【问题标题】:Optimize query with multiple OUTER APPLY使用多个 OUTER APPLY 优化查询
【发布时间】:2018-03-08 11:12:32
【问题描述】:

我正在查询多个OUTER APPLY,但所有表在连接列上都有主键(因此此处使用聚集索引),所以我不知道如何进一步优化此查询。此外,这里也不可能使用索引视图,因为它们禁止使用ORDER BYTOP

所以我有

  • Fields 带有 Id 主键和大量其他列。

  • WeatherHistory 具有复杂主键(FieldId[Date])和很多列的表,

  • NdviImageHistory 表与FieldId[Date][Base64] 列(复杂主键FieldId[Date])其中[Base64] 存储图像base64,

  • NaturalColorImageHistory 表与FieldId[Date][Base64] 列(复杂主键FieldId[Date])其中[Base64] 存储图像base64,

  • NdviHistory 表与 FieldId[Date]MeanNdvi 列(复杂主键 FieldId[Date]),

  • FieldSeasonHistory 表与 FieldStartDateEndDate 列(复杂主键 FieldId[Date])。

我的查询

SELECT Fields.*,
    WeatherHistory.TempSumC AS CurrentTempSumC,
    TempSumF AS CurrentTempSumF,
    PrecipitationSumMm AS CurrentPrecipitationSumMm,
    nih.[Base64] AS CurrentNdviImageBase64,
    ncih.[Base64] AS CurrentNaturalColorImageBase64,
    MeanNdvi AS CurrentMeanNdvi,
    IsOpenSeason
FROM Fields
LEFT JOIN WeatherHistory ON FieldId = Id AND [Date] = CAST(GETUTCDATE() AS DATE)
OUTER APPLY
(
    SELECT TOP 1 [Base64]
    FROM NdviImageHistory
    WHERE FieldId = Id
    ORDER BY [Date] DESC
) nih
OUTER APPLY
(
    SELECT TOP 1 [Base64]
    FROM NaturalColorImageHistory
    WHERE FieldId = Id
    ORDER BY [Date] DESC
) ncih
OUTER APPLY
(
    SELECT TOP 1 MeanNdvi
    FROM NdviHistory
    WHERE FieldId = Id
    ORDER BY [Date] DESC
) nh
OUTER APPLY
(
    SELECT TOP 1 CASE WHEN EndDate IS NULL THEN 1 ELSE 0 END AS IsOpenSeason
    FROM FieldSeasonHistory
    WHERE FieldId = Id
    ORDER BY [StartDate] DESC
) fsh
WHERE UserId = (SELECT Id FROM Users WHERE Email = @email) AND IsArchived = 0

我没有创建任何索引,因为我认为自动生成的集群索引(基于主键)应该足够了(但我可能是错的)。此查询执行大约 15 秒,但我想减少查询时间。

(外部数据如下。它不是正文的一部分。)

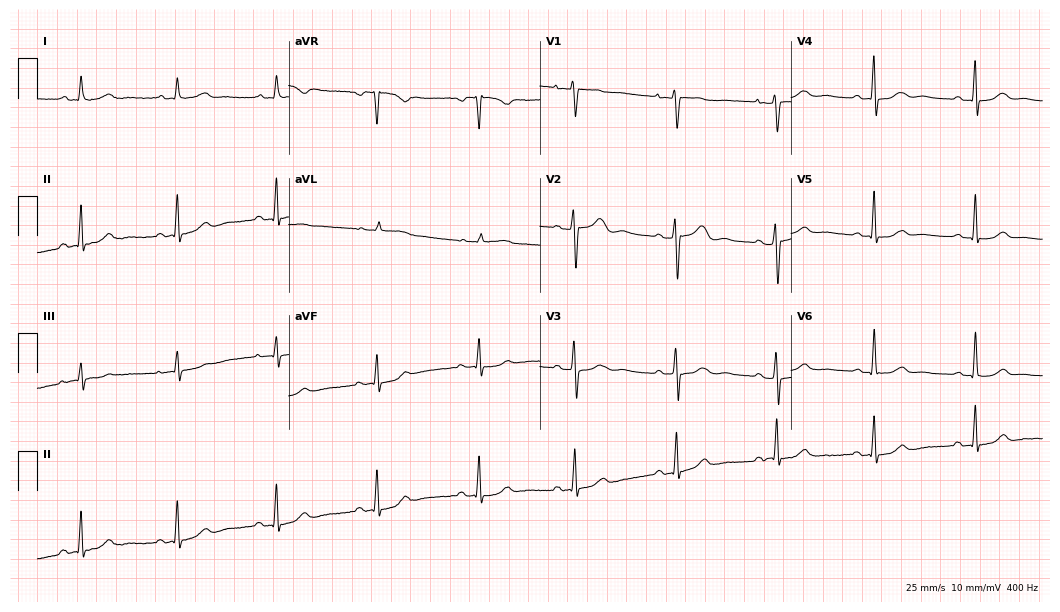
Resting 12-lead electrocardiogram. Patient: a 55-year-old female. None of these six findings is recorded: first-degree AV block, right bundle branch block, left bundle branch block, sinus bradycardia, atrial fibrillation, sinus tachycardia. Other findings, if any, are not listed.

编辑:Fields 表的UserIdIsArchived 列添加了索引。查询执行计划:


** 编辑 2:** 统计:

SQL Server parse and compile time: 
   CPU time = 0 ms, elapsed time = 0 ms.

 SQL Server Execution Times:
   CPU time = 0 ms,  elapsed time = 0 ms.
SQL Server parse and compile time: 
   CPU time = 0 ms, elapsed time = 0 ms.

 SQL Server Execution Times:
   CPU time = 0 ms,  elapsed time = 0 ms.

 SQL Server Execution Times:
   CPU time = 0 ms,  elapsed time = 0 ms.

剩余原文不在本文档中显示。